In this post I want to return to the thread of Design Research for
Designers. This is the second and final contribution I want to make to this
thread. Just to recap briefly. In the first thread I suggested a first
criterion for evaluating design research:

>Šany research on this or other designerly topics must satisfy practicing
designers that it proceeds from an understanding and valuing of the
accumulated practical know-how of designers.

In this second contribution, I want to explain a criterion which is more
difficult to understand and apply: position.

For members of this list, a useful starting point may be some remarks made
by klaus krippendorff on March 17:

> thus abstractions and theories form hierarchies that leave no space for the
abstractor or theorist, hanging in the universe as if human beings do not
matter.

>when we get into the construction of theory in design, one ought to include the
user.

In other contributions Klaus has drawn our attention to a need to develop
ways of thinking that are embodied. What happens, happens between people, or
between people and objects. We do things to each other and to objects.

I agree with Klaus on this. But it does not go far enough. The way Klaus
articulates it, it is simply a critique. It says that as theorists in design
(and possibly other areas) we cannot maintain the false posture of being an
objective outsider--a disembodied map maker who views the landscape from
above. I agree, but there is a next step.

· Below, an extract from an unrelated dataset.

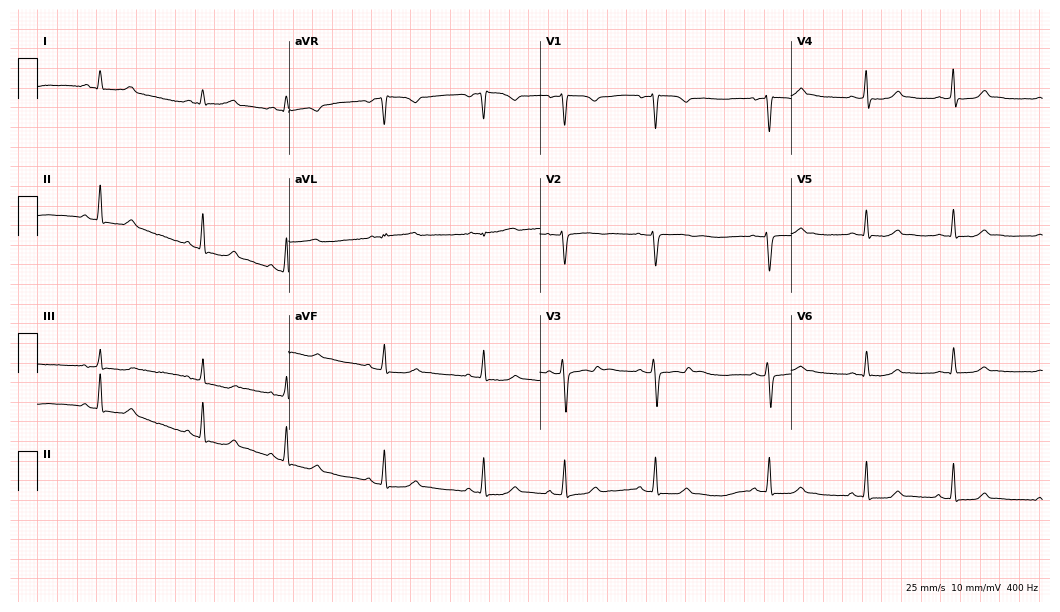
12-lead ECG from a female patient, 31 years old. Labelled as a normal ECG.

The next step--to continue the geographical metaphor--is to articulate the
logic and actions of a person looking at the landscape from a particular
position on the ground, with a particular point of view, who then moves
through the landscape. The difference this point of view heralds is like the
difference between the vantage point of a map maker and a traveller, though
this is the full extent to which the geographical metaphor applies, because
as human participants we shape the landscape as we move through it. To give
a sense of this, I have often used the idea of a giant trampoline--we
continually deform the surface as we move across it. But even this metaphor
has its limitations because we not only create dynamic 'depressions', as it
were, by our movement across the landscape, we also transform the landscape
and are transformed in turn by it. This, for me is the constant shifting
terrain in which I do my work designing.

How then should we incorporate such a vantage point into our assessment of
other people's research and its relevance to us practicing designers? I
would make no claim to be able to do so across the range of design
activities, but I have been working on this question for some time in my own
area of information design. You may decide whether or not what I have to say
is relevant to your own area of practice.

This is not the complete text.